All things are the same, but I,--only I am dreary,
And, mother, of my dreariness behold me very weary.

"Mother, brother, pull the flowers I planted in the spring
And smiled to think I should smile more upon their gathering:
The bees will find out other flowers--oh, pull them, dearest mine,
And carry them and carry me before Saint Agnes' shrine."
--Whereat they pulled the summer flowers she planted in the spring,
And her and them all mournfully to Agnes' shrine did bring.
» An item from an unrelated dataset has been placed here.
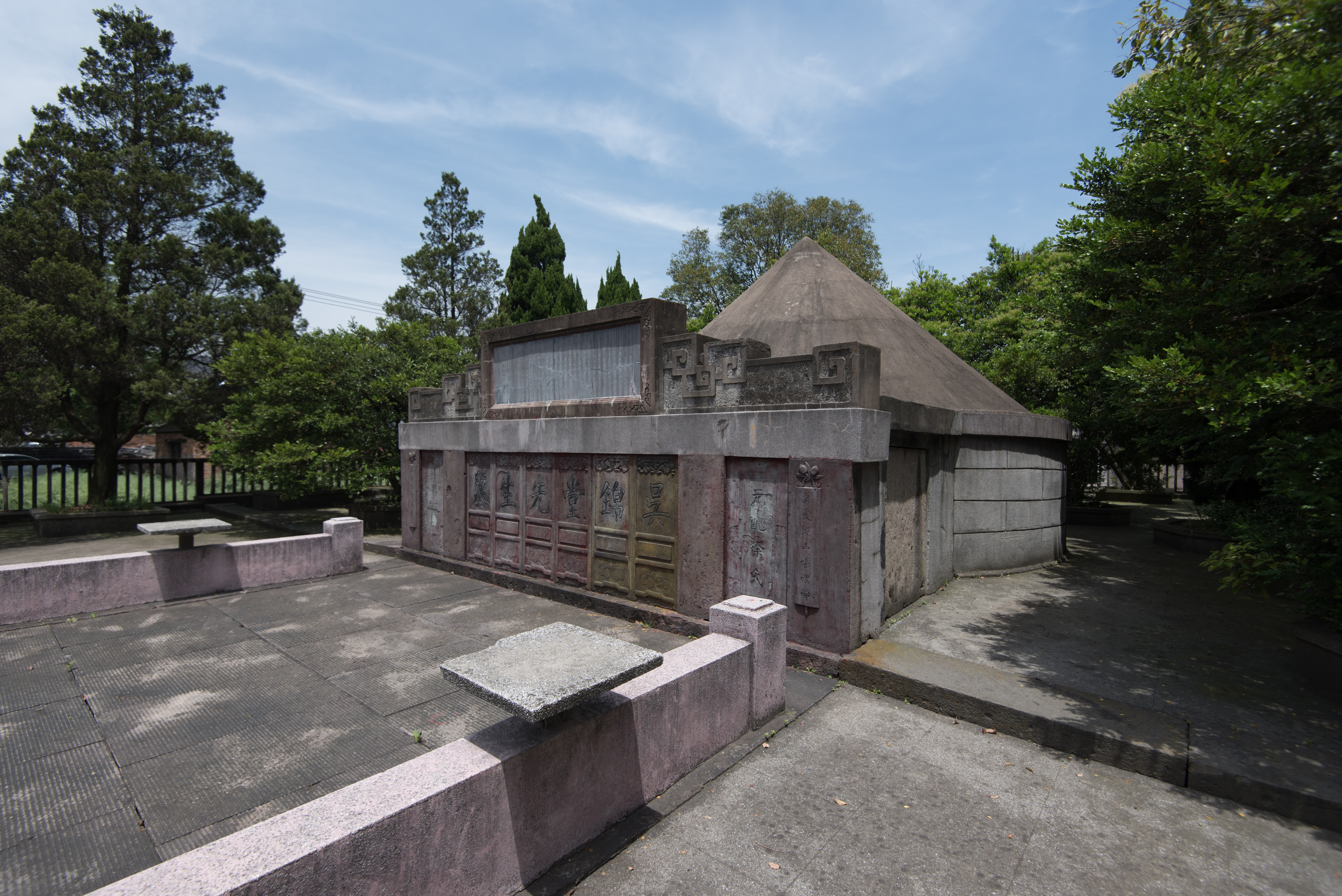 慈溪吴锦堂墓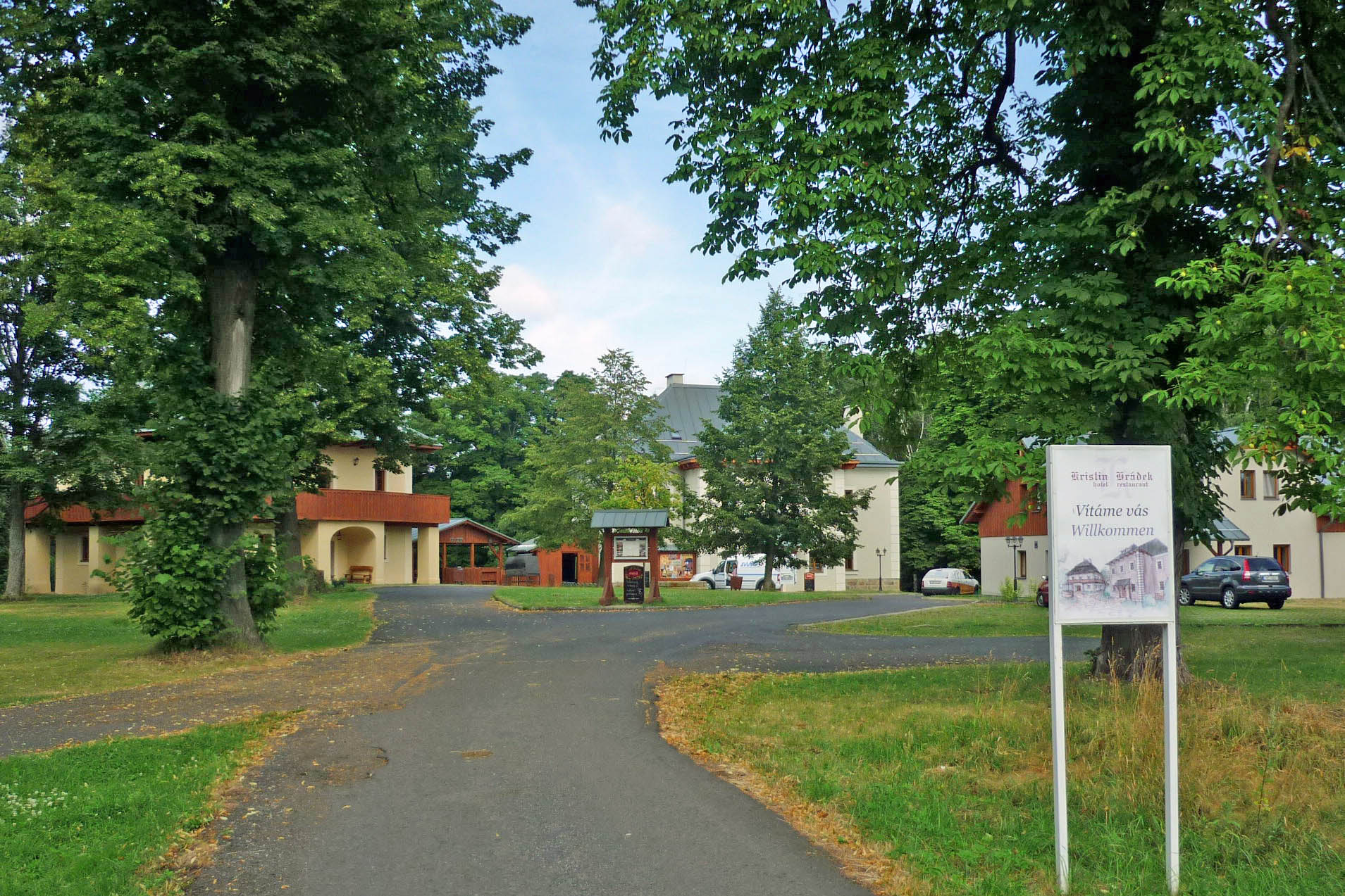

She looked up to the pictured saint and gently shook her head--
"The picture is too calm for me--too calm for me," she said:
"The little flowers we brought with us, before it we may lay,
For those are used to look at heaven,--but I must turn away,
Because no sinner under sun can dare or bear to gaze
On God's or angel's holiness, except in Jesu's face."

She spoke with passion after pause--"And were it wisely done
If we who cannot gaze above, should walk the earth alone?
If we whose virtue is so weak should have a will so strong,
And stand blind on the rocks to choose the right path from the wrong?
To choose perhaps a love-lit hearth, instead of love and heaven,--
A single rose, for a rose-tree which beareth seven times seven?
A rose that droppeth from the hand, that fadeth in the breast,--
Until, in grieving for the worst, we learn what is the best!"

Then breaking into tears,--"Dear God," she cried, "and must we see
All blissful things depart from us or ere we go to THEE?
We cannot guess Thee in the wood or hear Thee in the wind?
Our cedars must fall round us ere we see the light behind?
Ay sooth, we feel too strong, in weal, to need Thee on that road,
But woe being come, the soul is dumb that crieth not on 'God.'"

Her mother could not speak for tears; she ever mused thus,
"The bees will find out other flowers,--but what is left for us?"
But her young brother stayed his sobs and knelt beside her knee,
--"Thou sweetest sister in the world, hast never a word for me?"
She passed her hand across his face, she pressed it on his cheek,
So tenderly, so tenderly--she needed not to speak.

The wreath which lay on shrine that day, at vespers bloomed no more.
The woman fair who placed it there had died an hour before.
Both perished mute for lack of root, earth's nourishment to reach.
O reader, breathe (the ballad saith) some sweetness out of each!